The production method of pure calcium aluminate cement includes electric smelting method, self-propagating synthesis method and sintering method. The electric melting method has the defects of high energy consumption, small production capacity and the like; the self-propagating synthesis method has the defects of high cost, low output per time, difficult control of the synthesis process and the like, and is temporarily unable to be applied to large-scale production; the traditional sintering method for producing pure calcium aluminate cement adopts a hollow kiln, raw materials are directly fed into the kiln for sintering after ball milling and proportioning, and the kiln is required to complete two functions of raw material preheating and sintering, so that the length-diameter ratio is large, the occupied area of equipment is large, the investment is high, the temperature of flue gas at the tail of the hollow kiln is up to 600-700 ℃, and the heat loss is large.

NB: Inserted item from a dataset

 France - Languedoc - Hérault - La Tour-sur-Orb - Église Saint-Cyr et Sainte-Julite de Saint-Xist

At present, the raw materials for producing the pure calcium aluminate cement are industrial alumina, heavy calcium carbonate or high-quality limestone.

The content of alpha-Al ₂O₃ in the industrial alumina is 30% -70%, and alpha-Al ₂O₃ is the most stable crystal form in all crystal forms, and has poor activity, so that the calcium aluminate cement has high formation temperature. Heavy calcium carbonate or limestone is decomposed to generate a large amount of CO ₂ in the heating process, and CO ₂ emission is easily out of standard.

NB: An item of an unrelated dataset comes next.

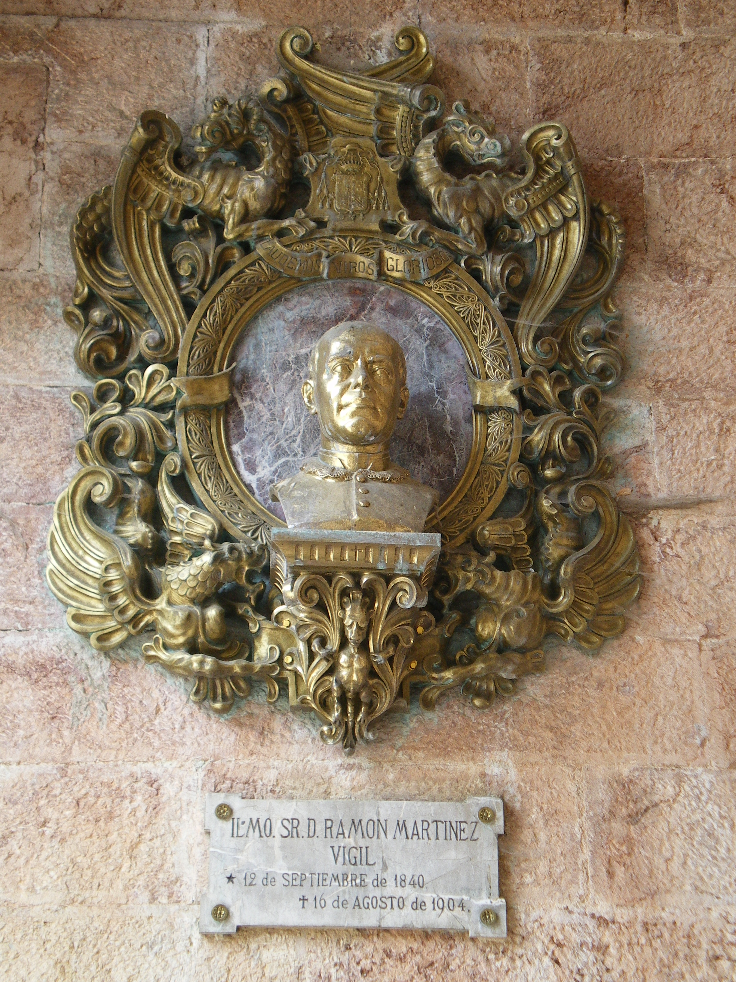 Busto de Ramón Martínez Vigil en la entrada de la basílica de Covadonga, realizado por Félix Granda y Buylla

The preheater kiln technology is a novel method for producing pure calcium aluminate cement by a rotary kiln and kiln tail preheating system, and the method introduces hot flue gas generated in the kiln into the preheating system to preheat and pre-decompose raw materials, reduces the discharge temperature of kiln tail flue gas to 200 ℃, fully utilizes the heat energy of kiln tail flue gas, and achieves the purposes of energy conservation and consumption reduction.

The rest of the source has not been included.